Many activist friends of mine who have spoken out against corruption, inequality, and human rights violations in Equatorial Guinea have been jailed, beaten, and forced to flee the country. Teodorin, meanwhile, has been pocketing an average of $24.6 million per year from 2015 to 2021 from bribes paid to him by Chinese timber exporters.
As for the wood, it is sent into a black box of shell companies and processing plants in Asia. This is where Home Depot comes back into the story. At the end of this system of environmental degradation and corruption, Equatoguinean okoume wood ends up in doors that are shipped to the U.S.A. and, according to the report mentioned above, sold by Home Depot.
This would be a direct violation of the company’s own rules, which state that Home Depot “will not purchase wood and wood products from regions around the world at greatest risk of deforestation unless responsible sourcing conditions are met.” The Congo Basin, where the okoume wood from my country is harvested, is listed by Home Depot as one of these regions.
According to its own policy, Home Depot is not supposed to buy wood from the Congo Basin unless the harvester is Forest Stewardship Council-certified. Note that there are no council-certified harvesters of okoume in Equatorial Guinea. There aren’t any in the Republic of Congo either, which is where manufacturers often claim that Equatoguinean okoume comes from in order to escape suspicion.

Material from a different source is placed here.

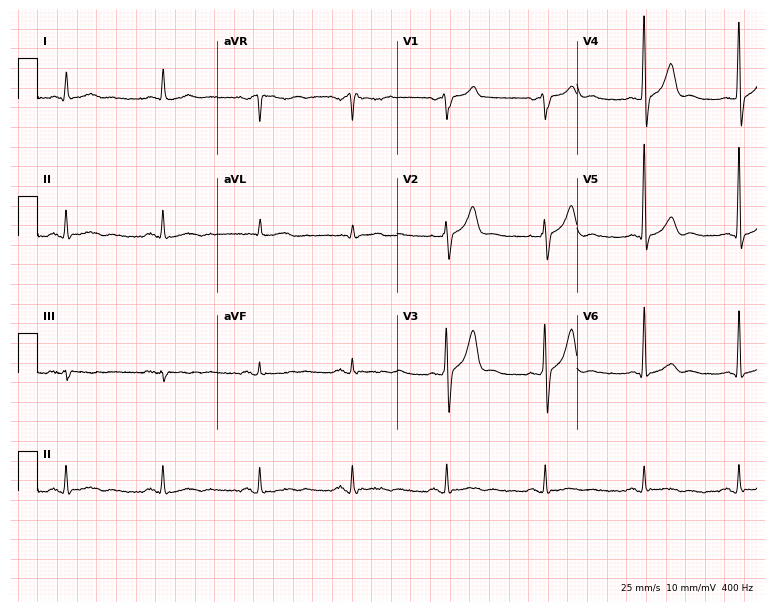
ECG (7.3-second recording at 400 Hz) — a 54-year-old man. Screened for six findings — first-degree AV block, right bundle branch block, left bundle branch block, sinus bradycardia, atrial fibrillation, sinus tachycardia — none is recorded. Findings outside these six are not listed.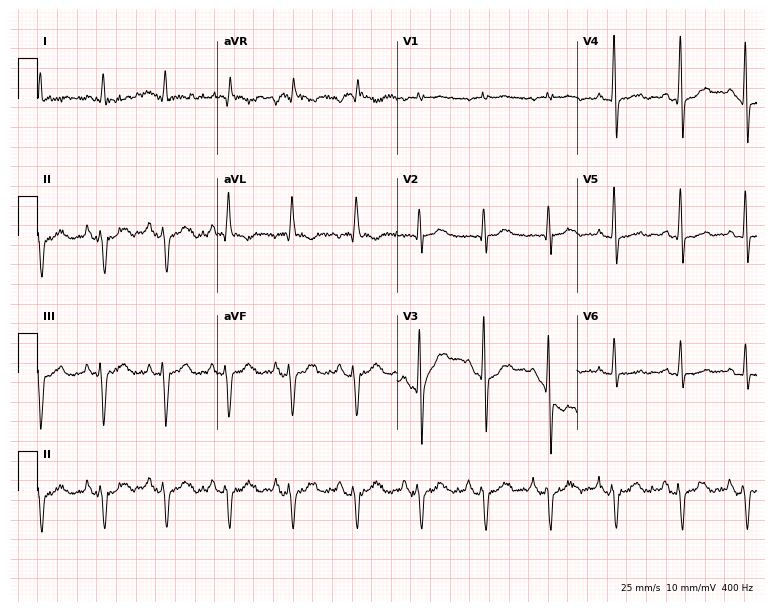
Resting 12-lead electrocardiogram (7.3-second recording at 400 Hz). Patient: an 80-year-old male. None of these six findings is recorded: first-degree AV block, right bundle branch block, left bundle branch block, sinus bradycardia, atrial fibrillation, sinus tachycardia.

If there is okoume wood at Home Depot at all, then the company has ignored not only its own policy, but also a U.S. law — the Lacey Act, adopted in 1900 to combat the trafficking of illegally harvested and traded wildlife, fish, and plants.
Home Depot sounds like a wonderful place to go when something needs repaired. But its company officials need to be scrutinized over whether they are violating their own policies and conservation law, all the while benefiting from rampant corruption in my home country, thus contributing to poverty and inequality there.
Until Home Depot implements transparency and traceability measures that allow the company to know where its wood comes from, people in forest communities will suffer for it.
Tutu Alicante is an exiled human rights and anti-corruption activist from Equatorial Guinea living in the U.S.